Una panoramica generale sullo stato dell’industria estrattiva (mineraria, petrolifera e del gas) in Papua Nuova Guinea è stata fornita poche settimane fa in una dichiarazione pubblica dell’ex ministro delle Miniere Muguwa Dilu (ora sostituito da Rainbo Paita). Nella nota, riportata da PNG Business News online il 25 marzo 2025, l’allora ministro dichiarava: “L’industria ha sempre rappresentato più dell’80% delle entrate totali delle esportazioni della PNG. Svolge un ruolo significativo nel sostenere lo sviluppo delle competenze, l’imposta sul reddito salariale, le opportunità di lavoro e lo sviluppo di progetti comunitari”. Alcuni, tuttavia, contestano il diritto del ministro delle Miniere di discutere di questioni relative al petrolio e al gas (che sono di competenza del dicastero del Petrolio e dell’energia), per non confondere i dati relativi a petrolio e gas con quelli dell’industria mineraria.

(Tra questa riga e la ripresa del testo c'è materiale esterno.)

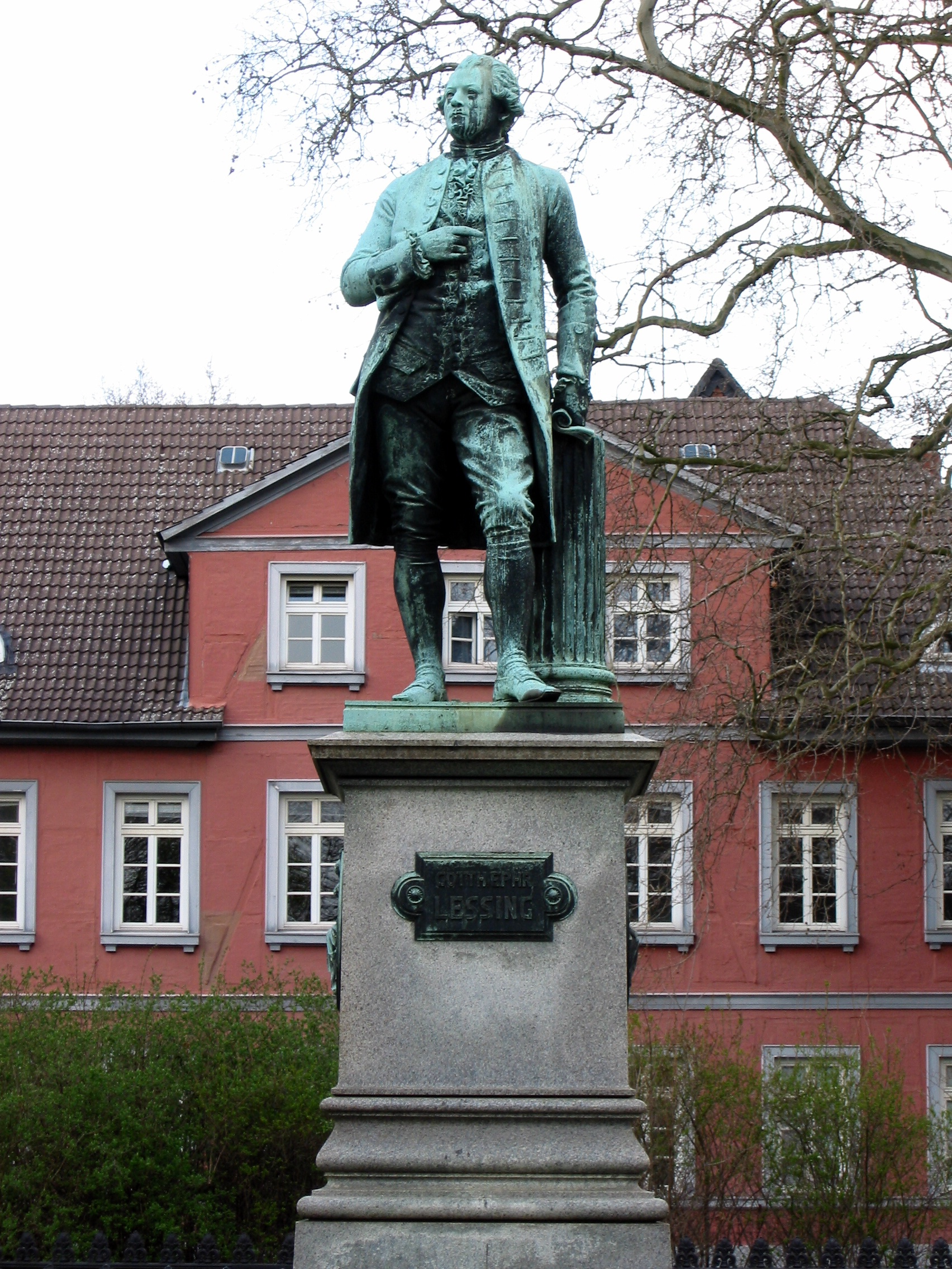 Braunschweig, Lessingdenkmal (Lessingplatz)

L’ex ministro Dilu ha inoltre ricordato che, secondo il Rapporto 2019 dell’Iniziativa per la trasparenza dell’industria estrattiva, l’anno in questione ha registrato un totale di 32 miliardi di PGK (Kina papuana, poco più di 7 miliardi di euro) di contributi dalle industrie del settore. Tuttavia, solo il 18,5% (6,14 miliardi di PGK) di questa somma è stato ricevuto da entità della Papua Nuova Guinea. E di questi, solo il 3,7% (1,2 miliardi di PGK) è andato al Governo nazionale. “In quell’anno, il settore minerario – afferma – ha contribuito da solo a circa il 44% (15 miliardi di PGK) dei ricavi totali delle esportazioni e le industrie estrattive hanno contribuito collettivamente all’86% del volume delle esportazioni dal Paese. Tuttavia, solo il 7% di queste entrate è stato destinato al governo”.
In realtà, considerare solo rapporti e studi relativi ad una sola annata potrebbe essere fuorviante anche perché dal 2019 vanno riconosciuti gli sforzi del governo Marape-Rosso per aumentare i benefici alla nazione, anche se i risultati devono ancora essere percepiti e valutati. L’industria estrattiva lavora su piani e progetti a lungo termine, con la necessità di compensare i costi di investimento e il capitale nella prima fase di accesso a specifiche risorse naturali destinate all’estrazione.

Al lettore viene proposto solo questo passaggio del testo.